Evidence for sigma-2 ligands as therapy for pancreatic cancer

We first became interested in sigma-2 receptors for pancreatic cancer when it was identified that agents selective for sigma-2 receptor are taken up specifically in tumor cells on PET imaging (17, 48) and induce apoptosis (49). Because pancreatic cancer is poorly detected prior to advanced stage and has a poor overall response to chemotherapy, promising agents such as this deserve attention, this rationale for evaluating selective sigma-2 ligands as a therapeutic targeting strategy is justified. Another compound, K0-135, with high selectivity to sigma-2 receptor was used initially to show subcellular uptake into pancreatic cancer cells with in vivo confirmation with RHM-4 (18F-labled sigma-2 ligand) for selective uptake in implanted pancreas adenocarcinoma (Panc02) in C57BL/6 mice (9). Therapeutic treatments have shown repeatedly induction of apoptosis and increased survival in mice bearing pancreatic tumors after treatment with the sigma-2 receptor ligands SV119 and SW43, an effect augmented by concurrent treatment with traditional chemotherapy with gemcitabine (20, 21).

Sigma-2 ligands augment apoptosis in pancreatic cancer

Drug resistance in pancreatic cancer occurs rapidly by both natural and acquired resistance. Resistance pathways to therapies such as gemcitabine are multiple and include adaptations to cell influx/efflux, nuclear translocation, nucleoside analog conversion by dUTPase, introduction into the DNA strand, DNA editing, cell checkpoint proteins, or further down-stream apoptotic pathways (50, 51). Despite this, in our studies on cellular death by sigma-2 ligands in pancreatic cancer, we have identified significant induction of caspase-3, ion disturbances, ROS generation, and autophagy (52). These processes are global forces promoting cancer cells into apoptosis. Importantly, we failed to generate cell lines resistant to this treatment despite extended subtherapeutic exposure for up to three months in in vitro grown cell lines, such as Panc02, CFPAC, Aspc1, Bxpc3, and Panc1 cells (unpublished finding). Pre- and post- treatment with either traditional chemotherapy or radiation have been found to augment apoptosis in these cell lines as well. Evidence of cellular internalization of sigma-2 ligand compounds despite conjugation with small molecule tracers or inhibitors of apoptosis further provides rationale for further investigation of these compounds. The utilization of sigma-2 ligands to deliver small molecule therapeutics has been reported recently in animal models of pancreatic cancer (53). Given that this treatment is selective for pancreatic cancer cells and induces apoptosis, this observation provides compelling support for clinical development of this novel strategy.

Conclusions

Sigma-2 receptor ligands localize preferentially to pancreatic cancer and induce apoptosis with limited off-site toxicity in preclinical models.
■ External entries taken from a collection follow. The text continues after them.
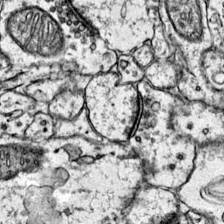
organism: Mouse
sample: Primary visual cortex
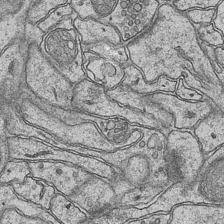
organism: Mouse
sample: CA1 Hippocampus
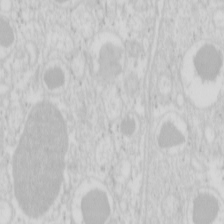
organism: Mouse
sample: Pancreas
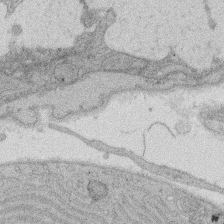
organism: Rat
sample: Salivary granule
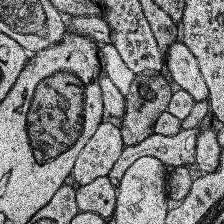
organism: Human
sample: Temporal Lobe
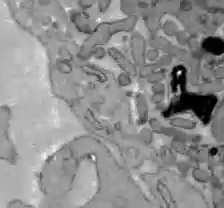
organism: C57BL Mouse
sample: Liver
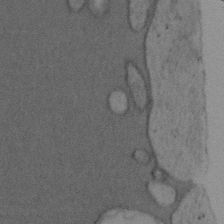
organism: Human
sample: HeLa cells
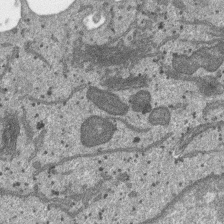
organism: Human
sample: Lung epithelial cells infected with SARS-CoV-2
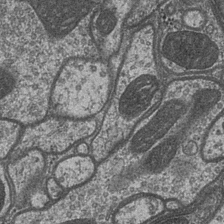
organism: Drosophila
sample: Optic medulla
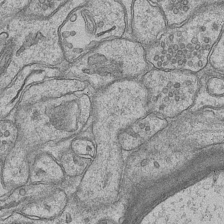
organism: Mouse
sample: CA1 Hippocampus
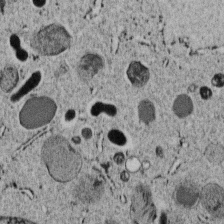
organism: C. elegans
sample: C. elegans embryo early stage
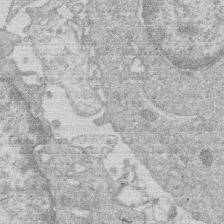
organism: Human
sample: Macrophage cells
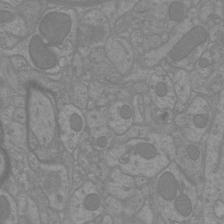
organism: Mouse
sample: Cortical neurons
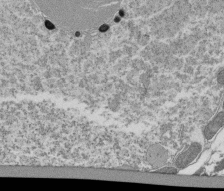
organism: Tetrahymena
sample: Cilia in tetrahymena
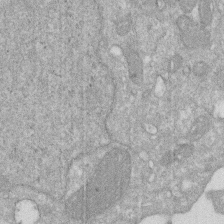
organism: Human
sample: HIV infected U937 cells
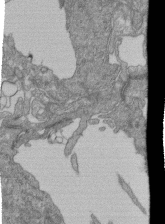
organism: Human
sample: Retinal organoid Rod and Cone cells
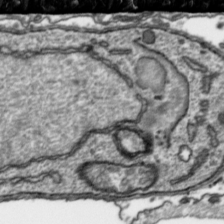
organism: Toxoplasma gondii
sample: Parasites in a vacuole inside a host cell
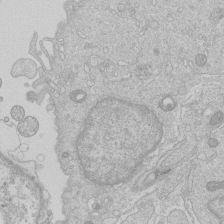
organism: Human
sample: Macrophage cells
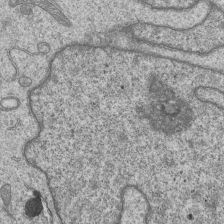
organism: Human
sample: MDA-MB-231 cells
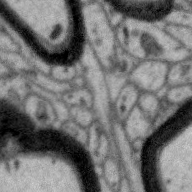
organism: Zebra finch
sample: Brain
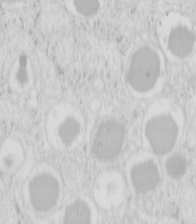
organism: Mouse
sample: Pancreas
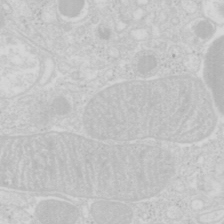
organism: Mouse
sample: Pancreas
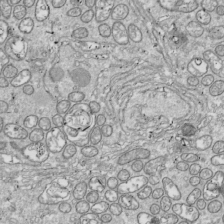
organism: Drosophila
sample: Cell division; meiosis; drosophila spermatocytes
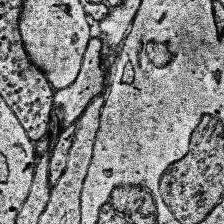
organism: Human
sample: Temporal Lobe
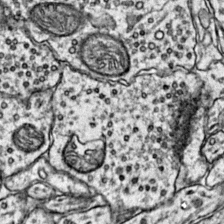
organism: Mouse
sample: Primary visual cortex
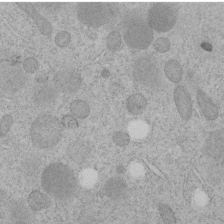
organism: C. elegans
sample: C. elegans embryo early stage
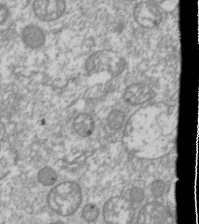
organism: Drosophila
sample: Cell division; meiosis; drosophila spermatocytes
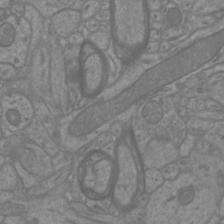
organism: Mouse
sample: Cortical neurons
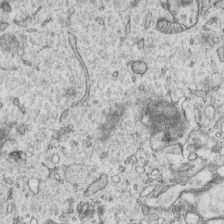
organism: Human
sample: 1205lu cells
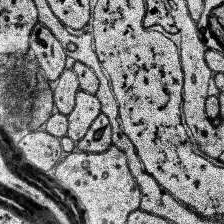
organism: Human
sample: Temporal Lobe
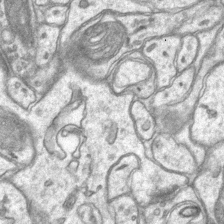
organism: Mouse
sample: CA1 Hippocampus
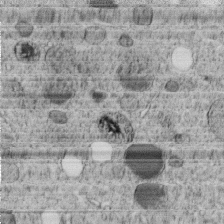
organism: C. elegans
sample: C. elegans embryo early stage
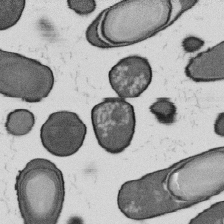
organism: B. subtilis
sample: Bacterial spore
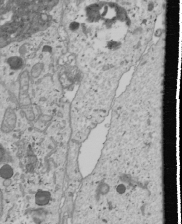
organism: Human
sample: Mitochondria in U2OS cells
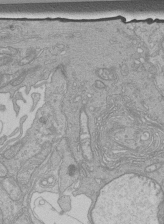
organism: Human
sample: Retinal organoid Rod and Cone cells
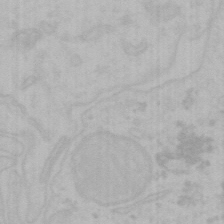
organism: Mouse
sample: Choroid plexus
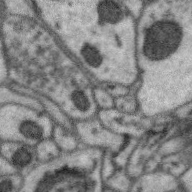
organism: Zebra finch
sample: Brain
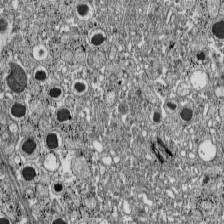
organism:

These ligands are internalized by both receptor-mediated endocytosis and transport across the cytoplasmic membrane through cholesterol-rich lipid rafts, providing the opportunity to utilize sigma-2 receptors as targeting “homing beacons” to deliver small molecules. By interfering with metabolic pathways altered specifically in cancer cells, sigma-2 receptor ligands may provide yet another angle to induce apoptosis when resistance is developed to traditional chemotherapies. Additionally, neoadjuvant treatment may allow down-staging in patients not appropriate for operative management.